== Segment start ==

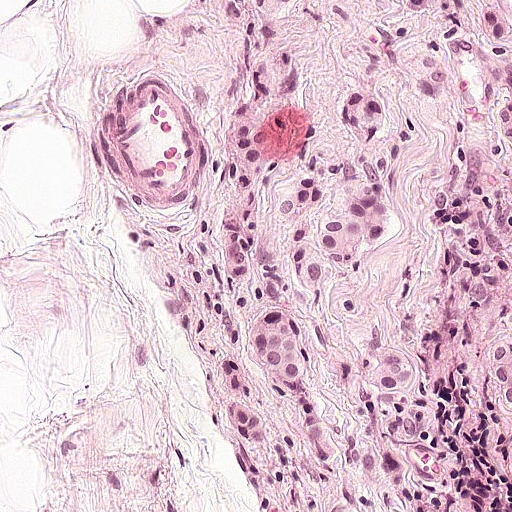
This is a crop of a whole-slide image: an H&E-stained breast-cancer sentinel lymph node section at roughly 20× magnification (about 0.49 µm per pixel; the crop spans about 0.25 mm).
Tumour region outline (a closed clockwise path, crop pixels): (511, 0), (511, 511), (280, 511), (244, 452), (230, 414), (212, 179), (241, 40), (266, 3).
About 55% of the image area is annotated as tumour.
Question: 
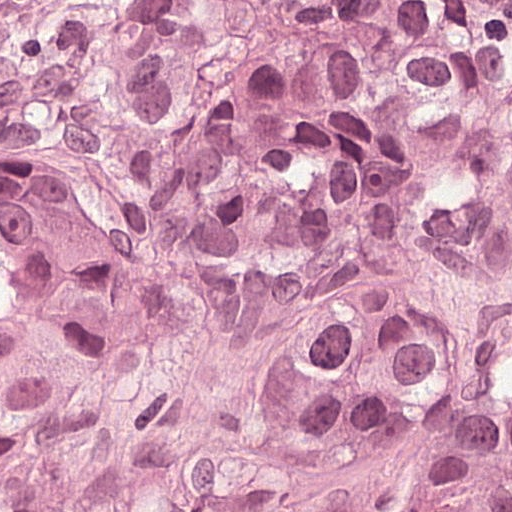
H&E-stained section of a sentinel lymph node (breast cancer), from a whole-slide image, viewed at about 40×: the field is about 0.12 mm across, about 0.24 µm per pixel.
Roughly what share of this field is metastatic tumour?

Choices:
 (A) none: no tumour is outlined
 (B) about 10% to 20%
 (C) about 5% or less
 (D) about 25% to 45%
 (E) about 50% or more

Answer: (E) about 50% or more
About 60% of the field is tumour.
Three metastatic tumour regions, each outlined as a closed clockwise path in crop pixels (x, y), largest first: region 1: (375, 234), (487, 354), (511, 367), (511, 511), (191, 507), (189, 438), (242, 389), (238, 358), (293, 272); region 2: (122, 0), (168, 0), (226, 40), (299, 18), (374, 15), (409, 83), (411, 117), (432, 136), (433, 185), (419, 213), (399, 224), (354, 228), (317, 218), (244, 245), (215, 236), (150, 160), (140, 113), (91, 62); region 3: (22, 118), (111, 162), (120, 305), (79, 375), (68, 418), (46, 429), (5, 428), (0, 121).
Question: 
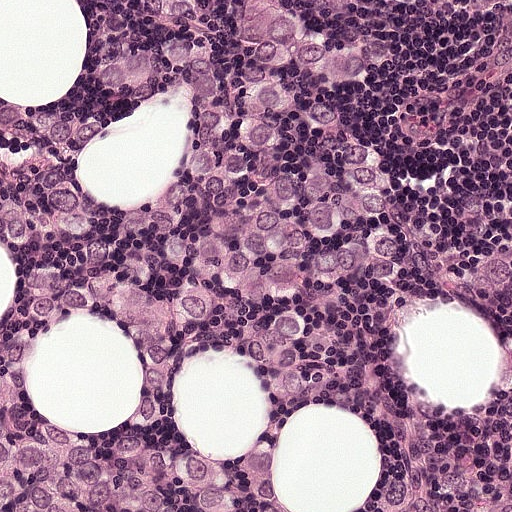
Lymph node section stained with H&E, from a whole-slide image of a breast-cancer sentinel node. Magnification about 20×, about 0.25 mm across the frame, about 0.49 µm per pixel.
Estimate the proportion of this field that is metastatic tumour.

Choices:
 (A) about 10% to 20%
 (B) about 5% or less
 (C) none: no tumour is outlined
 (D) about 25% to 45%
 (E) about 50% or more

Answer: (E) about 50% or more
About 65% of the field is tumour.
One metastatic tumour region; its boundary, reduced to 23 corners and listed clockwise: (81, 0), (273, 0), (348, 56), (402, 186), (510, 235), (511, 511), (343, 511), (376, 478), (376, 455), (346, 412), (306, 405), (278, 444), (271, 492), (312, 511), (0, 511), (0, 310), (12, 304), (17, 276), (0, 242), (0, 96), (47, 108), (72, 83), (86, 40).
The outline encloses four non-tumour holes totalling about 20% of the region's area.
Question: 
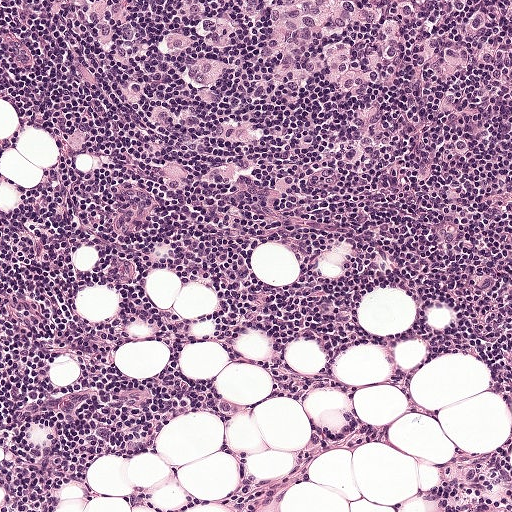
Lymph node section stained with H&E, from a whole-slide image of a breast-cancer sentinel node. Magnification about 10×, about 0.5 mm across the frame, about 0.97 µm per pixel.
Estimate the proportion of this field that is metastatic tumour.

Choices:
 (A) about 50% or more
 (B) about 10% to 20%
 (C) none: no tumour is outlined
 (D) about 25% to 45%
 (E) about 5% or less

Answer: (D) about 25% to 45%
About 25% of the field is tumour.
Metastatic tumour outline, simplified to 11 points and listed clockwise in crop pixels (x, y): (511, 0), (511, 169), (394, 164), (340, 141), (311, 141), (288, 147), (244, 186), (174, 183), (150, 156), (142, 79), (74, 1).
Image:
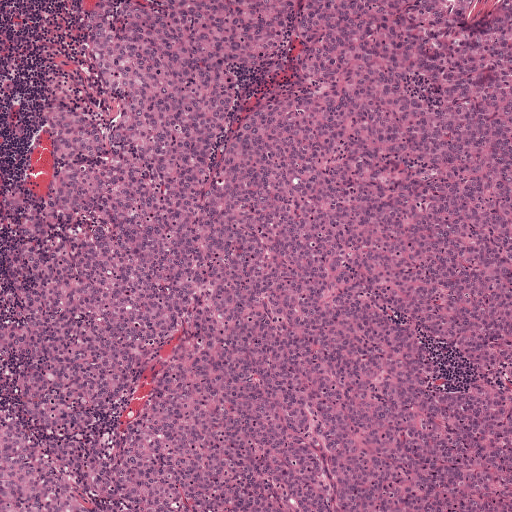
Lymph node section stained with H&E, from a whole-slide image of a breast-cancer sentinel node. Magnification about 5×, about 1 mm across the frame, about 1.9 µm per pixel.
Question:
Which parts of this field are metastatic tumour? Answer with the outline of each region, in pixels.
Answer:
Tumour region outline (a closed clockwise path, crop pixels): (97, 0), (511, 0), (511, 511), (0, 511), (0, 265), (9, 276), (0, 200), (4, 184), (29, 183), (44, 203), (47, 99), (113, 116), (86, 59), (84, 12).
Tumour covers about 95% of the frame.

== Segment end ==

▶ [What is being asked]:
Wherever a picture appears in the records above, skip it and retype everything else exactly.

▶ [Solved problem]:
This is a crop of a whole-slide image: an H&E-stained breast-cancer sentinel lymph node section at roughly 20× magnification (about 0.49 µm per pixel; the crop spans about 0.25 mm).
Tumour region outline (a closed clockwise path, crop pixels): (511, 0), (511, 511), (280, 511), (244, 452), (230, 414), (212, 179), (241, 40), (266, 3).
About 55% of the image area is annotated as tumour.
Question: 
H&E-stained section of a sentinel lymph node (breast cancer), from a whole-slide image, viewed at about 40×: the field is about 0.12 mm across, about 0.24 µm per pixel.
Roughly what share of this field is metastatic tumour?

Choices:
 (A) none: no tumour is outlined
 (B) about 10% to 20%
 (C) about 5% or less
 (D) about 25% to 45%
 (E) about 50% or more

Answer: (E) about 50% or more
About 60% of the field is tumour.
Three metastatic tumour regions, each outlined as a closed clockwise path in crop pixels (x, y), largest first: region 1: (375, 234), (487, 354), (511, 367), (511, 511), (191, 507), (189, 438), (242, 389), (238, 358), (293, 272); region 2: (122, 0), (168, 0), (226, 40), (299, 18), (374, 15), (409, 83), (411, 117), (432, 136), (433, 185), (419, 213), (399, 224), (354, 228), (317, 218), (244, 245), (215, 236), (150, 160), (140, 113), (91, 62); region 3: (22, 118), (111, 162), (120, 305), (79, 375), (68, 418), (46, 429), (5, 428), (0, 121).
Question: 
Lymph node section stained with H&E, from a whole-slide image of a breast-cancer sentinel node. Magnification about 20×, about 0.25 mm across the frame, about 0.49 µm per pixel.
Estimate the proportion of this field that is metastatic tumour.

Choices:
 (A) about 10% to 20%
 (B) about 5% or less
 (C) none: no tumour is outlined
 (D) about 25% to 45%
 (E) about 50% or more

Answer: (E) about 50% or more
About 65% of the field is tumour.
One metastatic tumour region; its boundary, reduced to 23 corners and listed clockwise: (81, 0), (273, 0), (348, 56), (402, 186), (510, 235), (511, 511), (343, 511), (376, 478), (376, 455), (346, 412), (306, 405), (278, 444), (271, 492), (312, 511), (0, 511), (0, 310), (12, 304), (17, 276), (0, 242), (0, 96), (47, 108), (72, 83), (86, 40).
The outline encloses four non-tumour holes totalling about 20% of the region's area.
Question: 
Lymph node section stained with H&E, from a whole-slide image of a breast-cancer sentinel node. Magnification about 10×, about 0.5 mm across the frame, about 0.97 µm per pixel.
Estimate the proportion of this field that is metastatic tumour.

Choices:
 (A) about 50% or more
 (B) about 10% to 20%
 (C) none: no tumour is outlined
 (D) about 25% to 45%
 (E) about 5% or less

Answer: (D) about 25% to 45%
About 25% of the field is tumour.
Metastatic tumour outline, simplified to 11 points and listed clockwise in crop pixels (x, y): (511, 0), (511, 169), (394, 164), (340, 141), (311, 141), (288, 147), (244, 186), (174, 183), (150, 156), (142, 79), (74, 1).
Image:
Lymph node section stained with H&E, from a whole-slide image of a breast-cancer sentinel node. Magnification about 5×, about 1 mm across the frame, about 1.9 µm per pixel.
Question:
Which parts of this field are metastatic tumour? Answer with the outline of each region, in pixels.
Answer:
Tumour region outline (a closed clockwise path, crop pixels): (97, 0), (511, 0), (511, 511), (0, 511), (0, 265), (9, 276), (0, 200), (4, 184), (29, 183), (44, 203), (47, 99), (113, 116), (86, 59), (84, 12).
Tumour covers about 95% of the frame.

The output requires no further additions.